As the Coronavirus rages through Louisiana, making it one of (if not the) biggest hot zones in the world for the pandemic, the crisis has reached dangerous new territory - our prisons.

Yesterday, 49 year-old Patrick Jones was pronounced dead at a hospital after being put on a ventilator.  He was taken to a hospital on March 19th after complaining of chest pains.  After an examination by the medical staff at the correctional facility, he was taken to the nearby hospital where he died.  Fox News reports that he was currently serving a 324-month sentence for "possession with intent to distribute 425.1 grams of crack cocaine within 1,000 feet of a junior college."

It's a nightmare scenario, with everyone living in such close quarters - it's going to be extremely difficult to contain.  According to the report, Jones was serving time at a low-security correctional facility in Oakdale, Louisiana before he was taken to the hospital.  To make the situation worse, 5 other inmates in the same facility have now tested positive for the virus as well.

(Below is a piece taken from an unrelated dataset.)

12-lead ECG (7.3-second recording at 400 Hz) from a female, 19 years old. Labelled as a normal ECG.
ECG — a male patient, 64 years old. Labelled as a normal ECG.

The Bureau of Justice has reportedly now instituted a mandatory 14-day quarantine for all inmates entering federal prisons.  The number of people in federal prisons nationwide that have tested positive now stands at 14 inmates and 13 staff members.

This marks the first federal prison inmate in the country to die from the disease, but experts fear it won't be the last.  Currently, the United States has over 2 million inmates in about 5,000 jails and prisons across the country - all living in relatively close quarters.  If you consider prisoner transport and routine extraditions - this could spread extremely fast.